Description:

     The project involves the implementation and training of different neural models (NL-CNN, MicronNet, Mobile-Net) with different databases (GTSRB, BTSD) and tracking for each the optimization with obtaining those better functional performance (recognition accuracy) under conditions of response times and occupancy a as little memory as possible.

     After finding an optimal classification model, a detection method was sought traffic signs in the images. The YOLO algorithm was used for detection and was trained with different databases.

     The optimal neural models were saved in Tensorflow Lite format and methods for transferring them to an Android application were investigated. Android application must be capable of realizing the function of recognizing traffic signs from new images entered by the user.

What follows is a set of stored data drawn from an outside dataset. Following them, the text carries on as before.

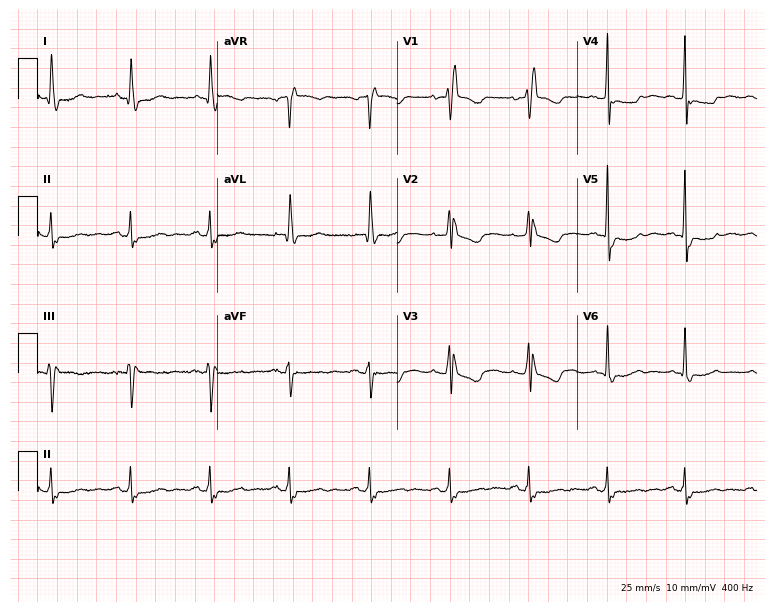
12-lead ECG (7.3-second recording at 400 Hz) from a 61-year-old female patient. Findings include right bundle branch block.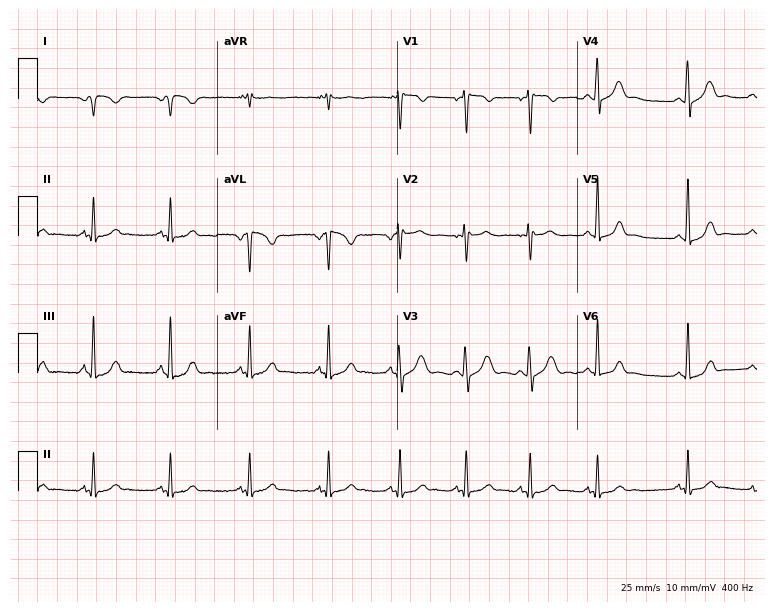
Electrocardiogram (7.3-second recording at 400 Hz), a 19-year-old woman. Of the six screened findings (first-degree AV block, right bundle branch block, left bundle branch block, sinus bradycardia, atrial fibrillation, sinus tachycardia), none is recorded. Findings outside these six are not listed.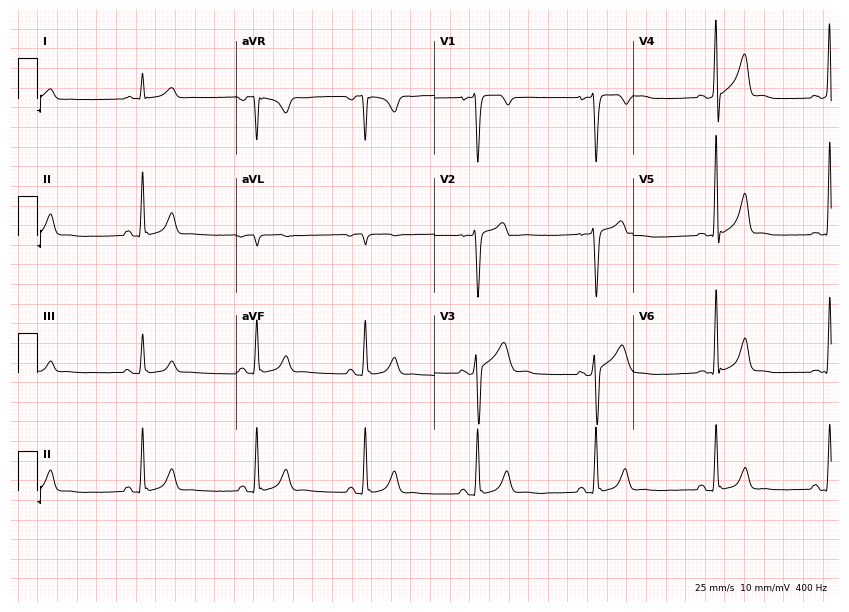
12-lead ECG from a 42-year-old male (8.1-second recording at 400 Hz). No first-degree AV block, right bundle branch block (RBBB), left bundle branch block (LBBB), sinus bradycardia, atrial fibrillation (AF) or sinus tachycardia recorded for this tracing. Findings outside these six are not listed.

     In order to input images based on which to perform the recognition function, two pages were made in application framework: a page where recognition is done in real time by processing images taken from the user's camera and a page where the user can choose images from the device's storage.

     The neural networks for traffic sign classification that were studied in the paper are NL-CNN, MicronNet and MobileNet. These were optimized for the GTSRB and BTSD datasets.

• The best model which was achieved, both in terms of accuracy and in terms of dimensions and time of answer, it is NL-CNN for which it obtained on the GTSRB dataset or 99.64% accuracy, and on the dataset BTSD 99.3%. NL-CNN is based on a very compact architecture compared to the other models trained in paper or with other reference neural models, which are publicly available and which, for accuracy comparable to the 99.64% value obtained, are several dozen times higher. Number of network parameters is approximately 0.22 million, and the response time obtained is 0.73 ms.
• For the MicronNet architecture it was obtained for the GTSRB data set or accuracy of 97.62% and for the set of BTSD data, the accuracy obtained has a value of 98.28%. The response time is 0.81 ms, and the number of parameters is about 0.51 million.
• For networks with MobileNet architecture, the compact version, MobileNetv3-Small, was trained and obtained for the GTSRB data set an accuracy of 95.76% and for the BTSD data set or 97.11% accuracy. time of response obtained is 1.94 ms, and the number of parameters approximately 1 million.

     For traffic sign detection, the compact algorithms from the last two versions of YOLO were trained currently available: YOLOv4 Tiny, YOLOv5 s and YOLOv5 n.

• To improve performance, the GTSDB data set in which there is a large proportion of traffic signs in far plane was combined with another data set, which also contains mid-plane traffic signs or near.
• This combined dataset was used to train the YOLOv5 network which has 1.76 million parameters and the following results were obtained: mAP@.5 = 98.4%, mAP@.95 = 68.4%, precision = 97.4%, recall = 95.7%, where @.5 and @.95 refer to the mAP (Mean Average Precision) calculated for an IOU threshold (Intersection Over Union) of 50%, respectively 95%. For this network the response time obtained is 9 ms, and input images have dimensions of 640 x 640 pixels.

     To create the Android application, several implementation options were studied. The solution proposed in the project it is based on very good optimization of neural models and data processing directly on the device without being internet connection required. The advantage of this implementation is the exclusive use of resources devices, not requiring a constant connection to a server, and the possible disadvantage is given by the limitations computational devices, if the neural models are not optimized enough.